Cash Register Machines (CRM), Point-of-Sale (POS) Machines E-Receipting or Electronic Invoicing Software, and Computerized Accounting Systems (CAS) OR Computerized Books of Accounts (CBA)

On another note, taxpayers using CRM / POS / E-Receipting / E-Invoicing Software may also change the word “Official Receipt” to “Invoice”, “Cash Invoice”, “Charge Invoice”, “Credit Invoice”, “Billing Invoice”, “Service Invoice”, or any name describing the transaction, without the need to notify the RDOs having jurisdiction over the place of business of such sales machines, since the reconfiguration shall be considered as minor system enhancement which shall not require the reaccreditation of sales software/system on the part of the software supplier nor the reissuance of the Permit to Use (PTU) on the part of the taxpayer-user. Provided, that the serial number of the renamed invoice shall start by continuing the last series of the previously approved OR and shall submit notice, indicating the starting serial number of the converted invoice to the RDO / LT Office / LT Division where the machines are registered, in duplicate original copies, almost similar to the process when converting manual or loose-leaf ORs to invoices.
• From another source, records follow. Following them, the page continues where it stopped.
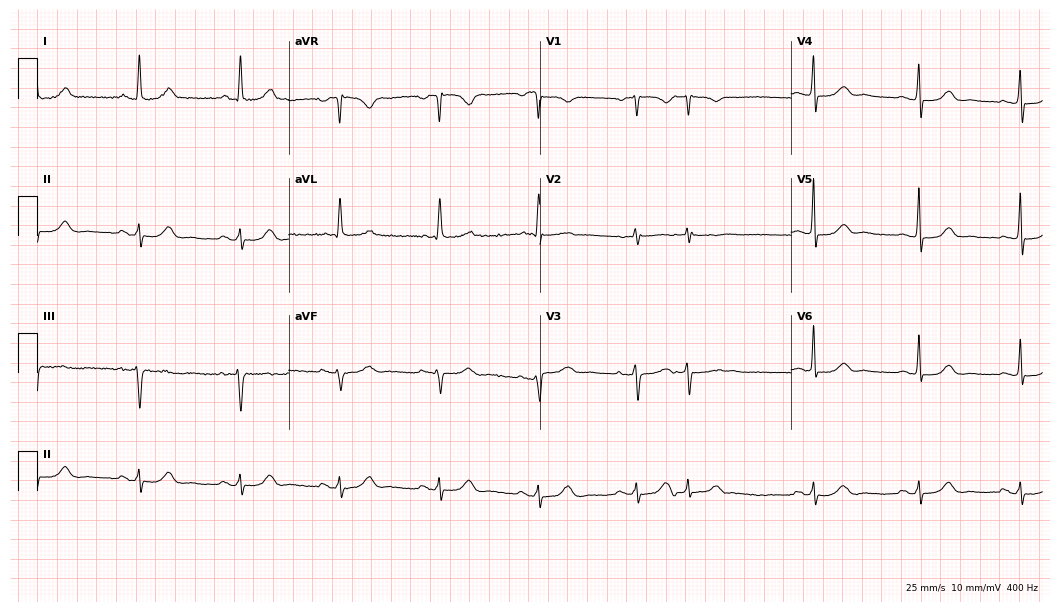
Standard 12-lead ECG recorded from a female, 77 years old. Read as a normal ECG.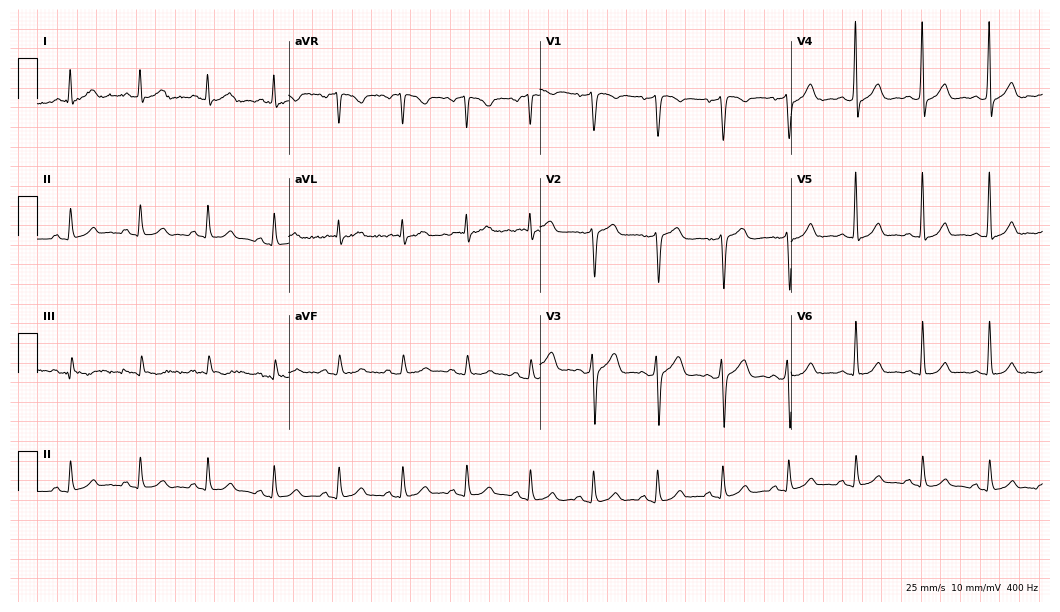
Resting 12-lead electrocardiogram. Patient: a 46-year-old man. None of these six findings is recorded: first-degree AV block, right bundle branch block, left bundle branch block, sinus bradycardia, atrial fibrillation, sinus tachycardia. Only these six findings were labelled.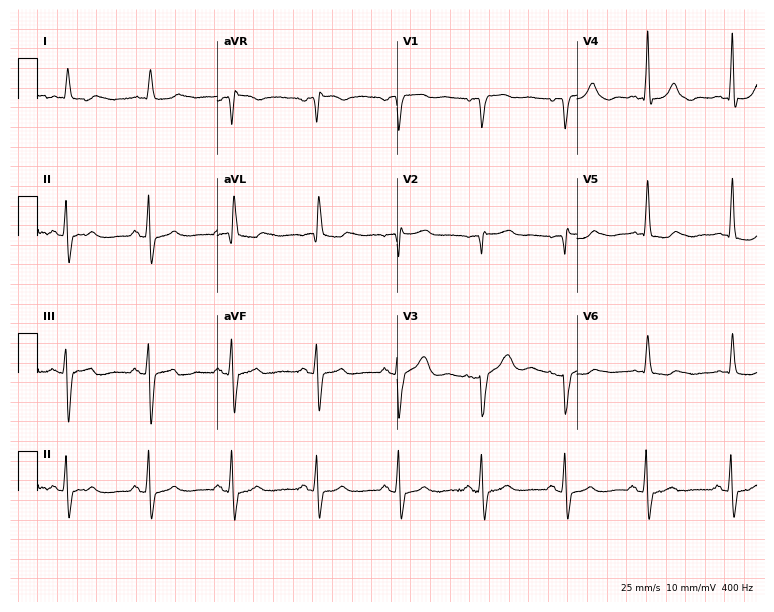
Electrocardiogram, an 85-year-old woman. Of the six screened findings (first-degree AV block, right bundle branch block (RBBB), left bundle branch block (LBBB), sinus bradycardia, atrial fibrillation (AF), sinus tachycardia), none is recorded.

Unlike with CRM / POS / E-Receipting / E-Invoicing Software, taxpayers using duly registered CAS or CBA need to revisit their system to comply with the provisions of the EOPT Act since the system reconfiguration will have a direct effect on the financial aspect, it shall be considered as a major enhancement which will require the taxpayer to update their system registration following the existing policies and procedures of filing a new application. The previously issued Acknowledgement Certificate (AC) or PTU shall be surrendered to the RDO where the concerned taxpayer is registered, and a new AC shall be issued to the Head Office / Branch. The required Annex of the AC shall include all the branches (if applicable) that are using the said system/software and the sets of series of accountable forms (invoice) to be used by each of the branches, if applicable. The BIR provided ample time in reconfiguring machines and systems. Adjustments must be undertaken on or before 30 June 2024. Any extension due to enhancements of the system shall seek approval from the concerned Regional Director or Assistant Commissioner of the Large Taxpayers Service which shall not be longer than 6 months from the effectivity of RR No. 7-2024.
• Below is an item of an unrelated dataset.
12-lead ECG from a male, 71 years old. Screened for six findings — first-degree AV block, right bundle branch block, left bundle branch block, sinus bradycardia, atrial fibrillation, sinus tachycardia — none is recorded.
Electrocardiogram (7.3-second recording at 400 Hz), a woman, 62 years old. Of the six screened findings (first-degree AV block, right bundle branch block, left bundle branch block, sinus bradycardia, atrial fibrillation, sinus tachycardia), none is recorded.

Documents issued by CRM / POS, e-receipting or e-invoicing software containing the word “Official Receipt” beginning the effectivity of RR No. 7-2024 shall not be considered valid for claim of input tax by the buyer/purchaser. Issuance of “Official Receipt” for the sale of goods or services after 30 June 2024, will not be considered as evidence of sales of goods or services and shall be tantamount to failure to issue or non-issuance of invoice and is subject to a penalty of not less than PHP1,000 but not more than PHP50,000 and suffer imprisonment of not less than 2 years but not more than 4 years.

To summarize, RR No. 7-2024 have enlightened taxpayers regarding the invoicing requirements and the transitory requirements to remain compliant and avoid unnecessary penalties. For the taxpayers, these times are challenging and must adapt to the new rules swiftly considering the deadlines set by the BIR and the penalties involved.